Flower
Flower, formerly known as Adap and Flower Labs, is a remote B2B company launched in 2023, specializing in federated learning solutions for AI training on distributed data.
Company Overview
Flower is an open-source framework launched in 2023, designed for training AI on distributed data through federated learning. Originally known as Adap and later Flower Labs, the company operates fully remotely with a team size of five. Flower is a part of Y Combinator's W23 batch and focuses on providing scalable, framework-agnostic solutions for federated learning in the B2B industry.
Services
Flower offers a unified approach to federated learning, analytics, and evaluation. The company provides detailed installation guides and quickstart examples for various machine learning frameworks including PyTorch, TensorFlow, scikit-learn, MXNet, and Hugging Face. The services are designed to enable research and real-world AI system development on multiple platforms such as AWS, GCP, Azure, Android, iOS, Raspberry Pi, and Nvidia Jetson. Flower promotes scalability and framework agnosticism, making it suitable for workloads with tens of millions of clients.
Industry Applications
Flower's federated learning framework is used by prominent companies like Banking Circle, Nokia, Porsche, and Brave to enhance their AI models on sensitive data distributed across organizational silos or user devices. The framework enables training on significantly more data, facilitating substantial advancements in AI capabilities. Flower supports various machine learning workloads and is compatible with a broad array of programming languages and ML frameworks.
Community and Events
Flower is a community-driven initiative, actively inviting feedback and participation via Slack. The company hosts events such as Flower Monthly and Flower Summit to engage with users, share updates, and foster collaboration. The community-oriented approach helps Flower to continuously improve its offerings and address the needs of its users effectively.

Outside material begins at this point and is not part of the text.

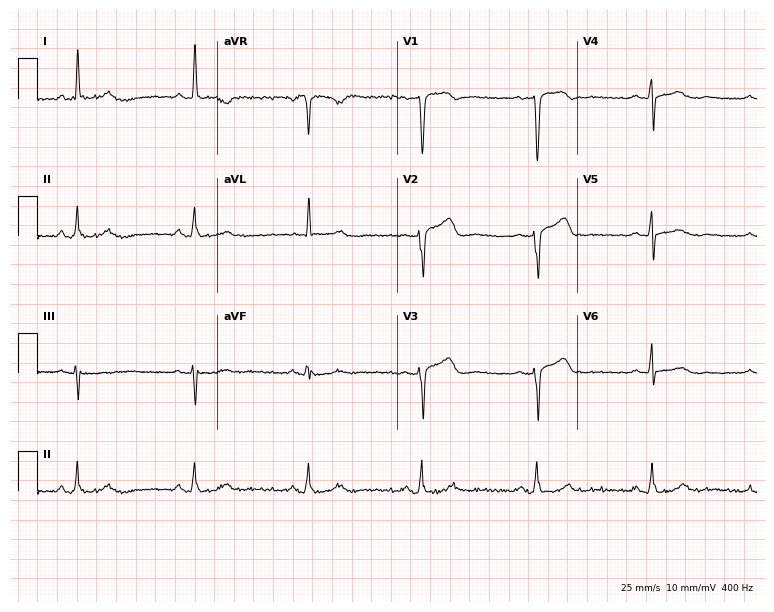
Electrocardiogram (7.3-second recording at 400 Hz), a female, 49 years old. Overall reading on record: normal ECG.
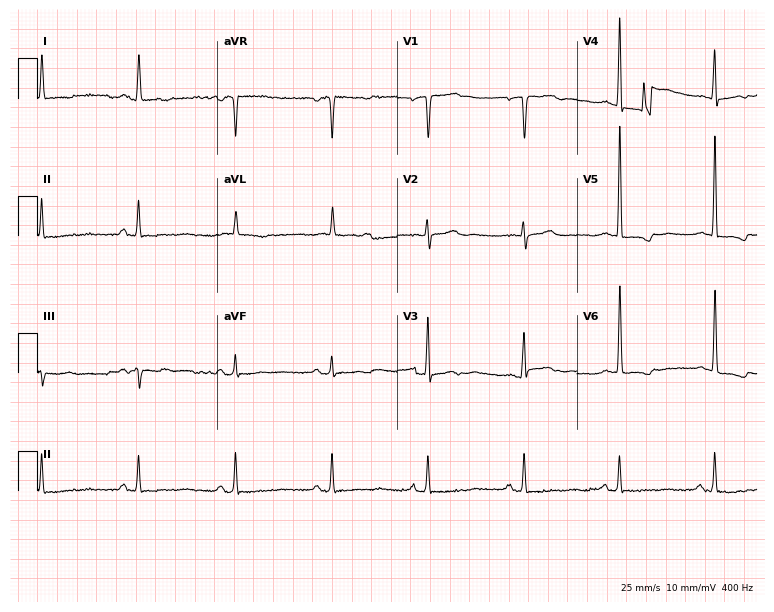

Participation in these events provides a platform for users to learn, share, and contribute to the federated learning ecosystem.
Technological Compatibility
Flower is designed to be a framework-agnostic and platform-independent solution, supporting a wide range of machine learning frameworks such as PyTorch, TensorFlow, scikit-learn, MXNet, and Hugging Face. It offers compatibility with multiple platforms including AWS, GCP, Azure, Android, iOS, Raspberry Pi, and Nvidia Jetson. This versatility allows researchers and developers to conduct federated learning experiments and deploy AI models across various devices and infrastructure setups.